La investigación sobre el patrimonio de Manuel Adorni sumó hoy un testimonio clave. La escribana Adriana Mónica Nechevenko declaró durante casi tres horas ante el fiscal federal Gerardo Pollicita, asegurando que no existieron irregularidades en las transacciones inmobiliarias en las que intervino el funcionario nacional.
Al salir de los tribunales de Comodoro Py, Nechevenko enfrentó a la prensa y calificó las operaciones como «normales». El foco de la justicia está puesto en la compra de un departamento de 200 metros cuadrados en Caballito, valuado en 230.000 dólares, de los cuales Adorni solo pagó una parte mínima y financió 200.000 dólares a través de un crédito privado con las vendedoras.
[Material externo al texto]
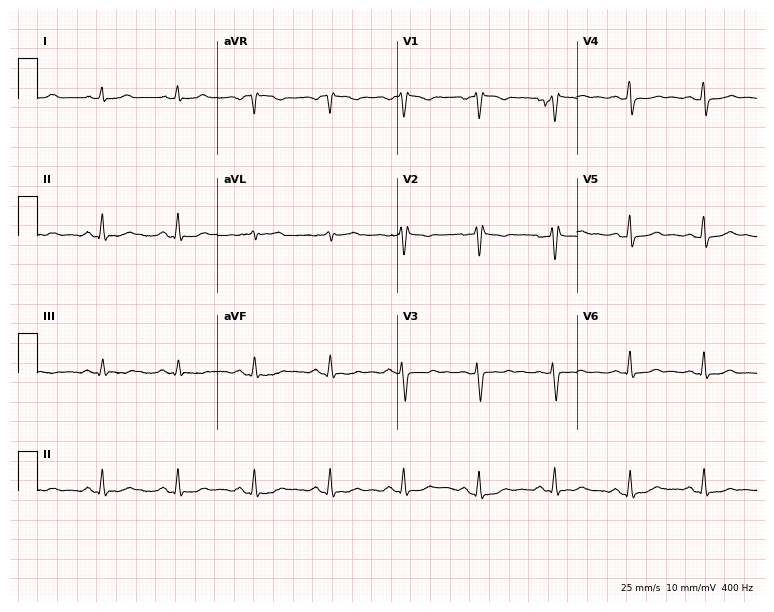
Resting 12-lead electrocardiogram. Patient: a 39-year-old woman. None of these six findings is recorded: first-degree AV block, right bundle branch block (RBBB), left bundle branch block (LBBB), sinus bradycardia, atrial fibrillation (AF), sinus tachycardia. Only these six findings were labelled.

«No hubo préstamo de dinero en efectivo, sino que se trató de una hipoteca normal sin ningún problema», afirmó la profesional.
Ante la consulta sobre si es común que se financie el 90% del valor de una propiedad —en este caso, otorgado por dos jubiladas—, Nechevenko sostuvo que es una práctica «habitual» conocida como «hipoteca con saldo de precio». Sin embargo, cuando fue consultada por el origen de los fondos del Jefe de Gabinete, se limitó a responder: «Eso pregúntenle a él».
Un punto de tensión en la jornada fue el registro de ingresos a Balcarce 50. Nechevenko visitó a Adorni en al menos siete oportunidades entre julio de 2024 y septiembre de 2025, período en el que se concretaron las firmas.
Al ser consultada sobre el motivo de estos encuentros en sede gubernamental, la escribana se amparó en la confidencialidad: “No lo puedo decir, a mi cliente no le gustaría que yo lo diga”, sentenció antes de retirarse.
La investigación, bajo la instrucción del juez federal Ariel Lijo, ha sumado elementos que complejizan la situación patrimonial del funcionario. Uno de los testimonios más relevantes fue el del exfutbolista Hugo Morales, quien detalló la «ruta» del departamento de la calle Miró. El exjugador declaró haber vendido dicha propiedad a las actuales prestamistas de Adorni por 200.000 dólares, tras dos años de intentos fallidos y debido al avanzado estado de deterioro del inmueble. Lo llamativo para los investigadores es que, solo seis meses después de esa compra, las nuevas dueñas le cedieron la vivienda al Jefe de Gabinete mediante el polémico préstamo hipotecario.
En paralelo, la justicia puso la lupa sobre una segunda hipoteca de 100.000 dólares vinculada a una propiedad anterior del funcionario en el barrio de Parque Chacabuco. En este caso, el financiamiento habría provenido de una excomisaria de la Policía Federal y su hija, también integrante de la fuerza. Ambas mujeres han sido citadas a declarar el próximo lunes para dar precisiones sobre el origen de esos fondos y la naturaleza del préstamo.
Finalmente, la fiscalía también analiza la documentación de una finca en el club de campo Indio Cua, ubicado en Exaltación de la Cruz. Esta propiedad fue escriturada en noviembre de 2025 a nombre de Julieta Bettina Angeletti, esposa de Adorni. Estas operaciones, sumadas a los testimonios recientes, forman parte del cuestionario que la justicia busca completar para esclarecer la conformación del patrimonio del entorno del Jefe de Gabinete.
Mañana jueves será el turno de las vendedoras del inmueble de Caballito, Beatriz Viegas y Claudia Sbabo. Sus testimonios serán determinantes para aclarar por qué aceptaron financiar casi la totalidad de la propiedad a un funcionario público bajo condiciones que la justicia considera, al menos, llamativas.